= Data records =
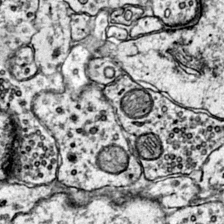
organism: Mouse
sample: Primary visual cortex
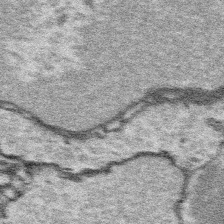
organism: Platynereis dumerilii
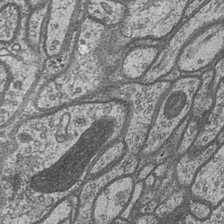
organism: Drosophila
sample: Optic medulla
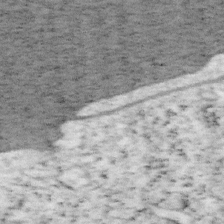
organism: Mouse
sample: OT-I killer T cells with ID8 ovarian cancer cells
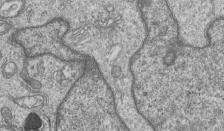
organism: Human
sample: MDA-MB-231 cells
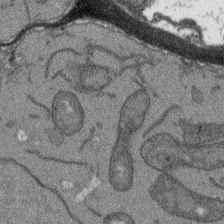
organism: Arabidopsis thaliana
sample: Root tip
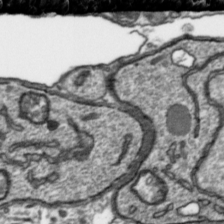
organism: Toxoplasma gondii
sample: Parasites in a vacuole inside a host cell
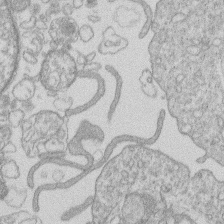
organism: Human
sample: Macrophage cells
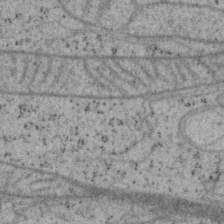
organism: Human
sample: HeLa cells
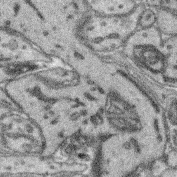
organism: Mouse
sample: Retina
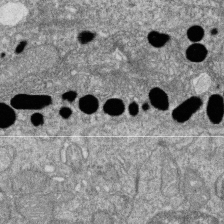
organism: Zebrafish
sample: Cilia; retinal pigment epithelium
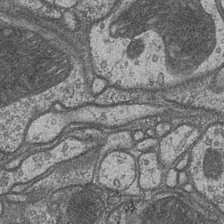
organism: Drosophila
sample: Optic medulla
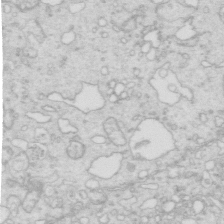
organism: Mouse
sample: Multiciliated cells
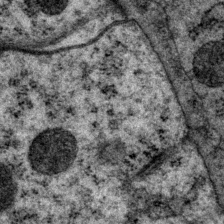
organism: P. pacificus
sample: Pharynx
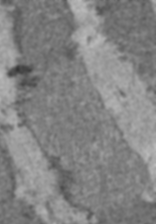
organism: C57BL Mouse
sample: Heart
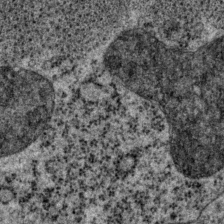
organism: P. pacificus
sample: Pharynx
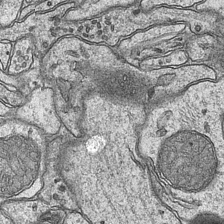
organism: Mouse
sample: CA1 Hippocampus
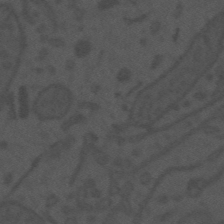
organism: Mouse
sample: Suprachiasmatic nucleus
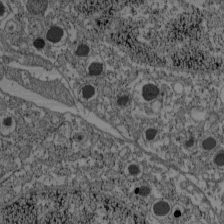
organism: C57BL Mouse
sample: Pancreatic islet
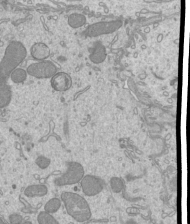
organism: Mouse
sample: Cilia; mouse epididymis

...

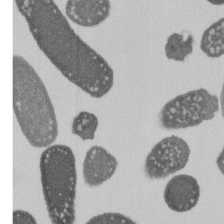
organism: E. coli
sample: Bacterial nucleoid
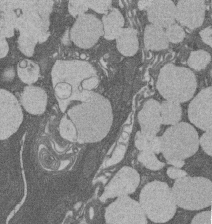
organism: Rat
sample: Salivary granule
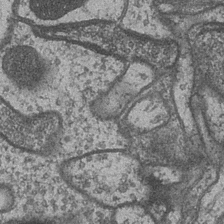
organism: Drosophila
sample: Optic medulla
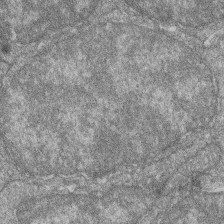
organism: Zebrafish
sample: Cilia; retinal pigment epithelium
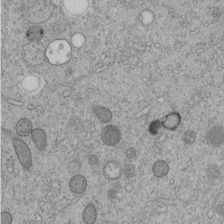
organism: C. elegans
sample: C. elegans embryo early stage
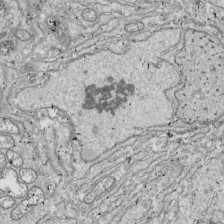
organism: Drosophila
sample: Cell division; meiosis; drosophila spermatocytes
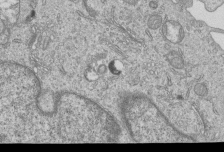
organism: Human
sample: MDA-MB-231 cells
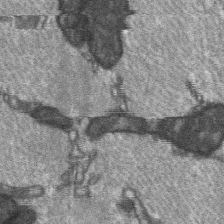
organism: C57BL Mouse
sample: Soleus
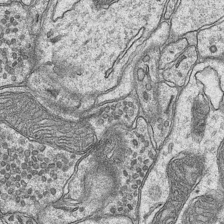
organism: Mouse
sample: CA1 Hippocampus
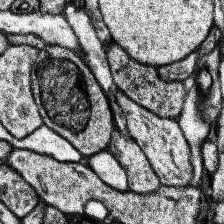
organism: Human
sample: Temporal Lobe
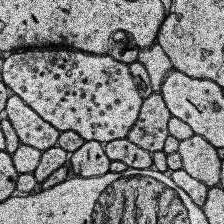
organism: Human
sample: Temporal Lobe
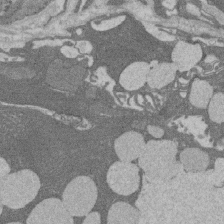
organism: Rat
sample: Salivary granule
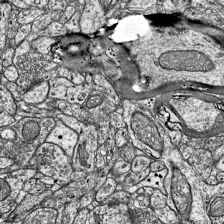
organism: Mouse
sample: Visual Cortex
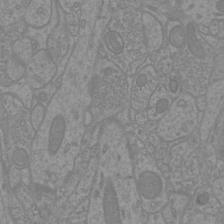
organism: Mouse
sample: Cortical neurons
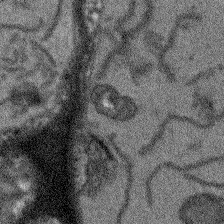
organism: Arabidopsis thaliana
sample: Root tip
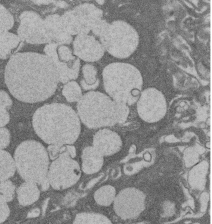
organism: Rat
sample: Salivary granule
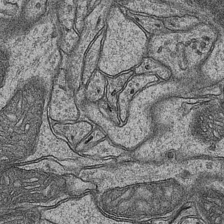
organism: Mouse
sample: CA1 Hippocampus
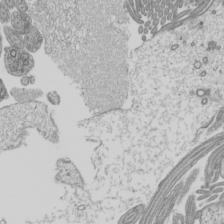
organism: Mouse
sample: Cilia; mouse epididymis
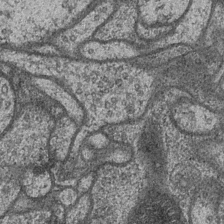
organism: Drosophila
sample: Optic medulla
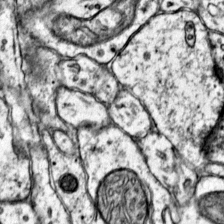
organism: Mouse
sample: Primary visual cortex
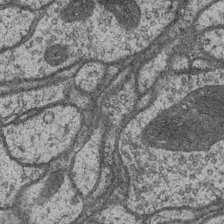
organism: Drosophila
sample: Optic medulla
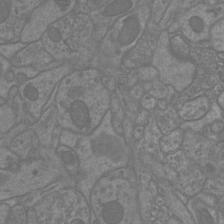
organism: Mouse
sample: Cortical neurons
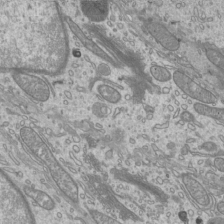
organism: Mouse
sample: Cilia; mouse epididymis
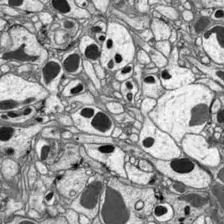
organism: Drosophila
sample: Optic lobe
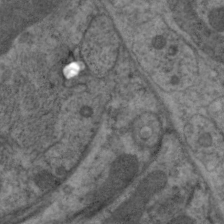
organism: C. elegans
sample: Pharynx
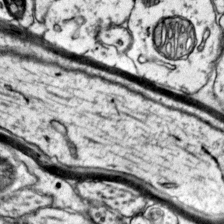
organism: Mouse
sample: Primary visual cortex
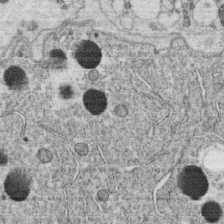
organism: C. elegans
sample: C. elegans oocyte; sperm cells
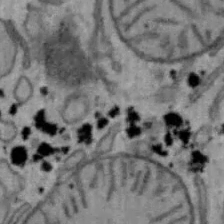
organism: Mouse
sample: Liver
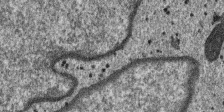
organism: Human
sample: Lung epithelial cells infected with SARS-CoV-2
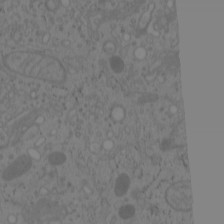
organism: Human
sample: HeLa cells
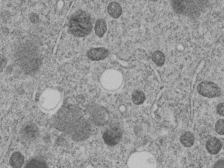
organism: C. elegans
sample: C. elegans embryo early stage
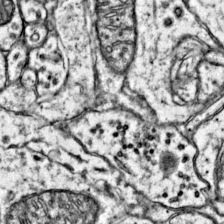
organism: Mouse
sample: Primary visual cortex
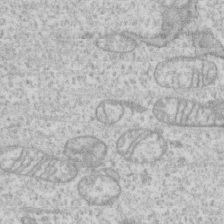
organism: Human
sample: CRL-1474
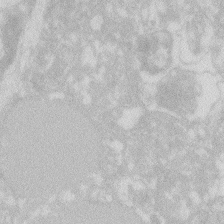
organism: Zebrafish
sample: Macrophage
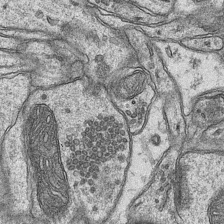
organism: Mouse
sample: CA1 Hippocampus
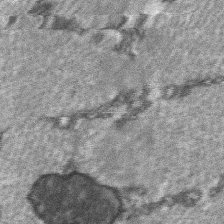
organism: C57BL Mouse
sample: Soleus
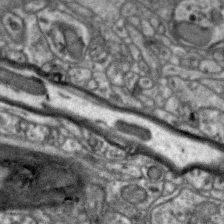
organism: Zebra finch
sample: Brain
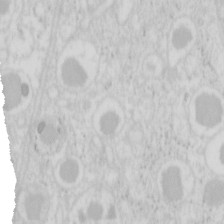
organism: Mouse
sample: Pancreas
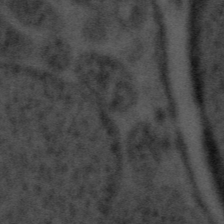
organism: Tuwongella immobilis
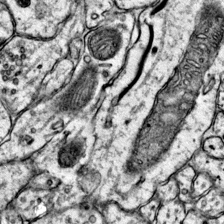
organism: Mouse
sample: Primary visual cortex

= Work task =
Would you please reproduce the entries above, starting at the line with "sample: Parasites in" and stopping after the line with "sample: Suprachiasmatic nucleus"? Omit any pictures.

= Task output =
sample: Parasites in a vacuole inside a host cell
organism: Human
sample: Macrophage cells
organism: Human
sample: HeLa cells
organism: Mouse
sample: Retina
organism: Zebrafish
sample: Cilia; retinal pigment epithelium
organism: Drosophila
sample: Optic medulla
organism: Mouse
sample: Multiciliated cells
organism: P. pacificus
sample: Pharynx
organism: C57BL Mouse
sample: Heart
organism: P. pacificus
sample: Pharynx
organism: Mouse
sample: CA1 Hippocampus
organism: Mouse
sample: Suprachiasmatic nucleus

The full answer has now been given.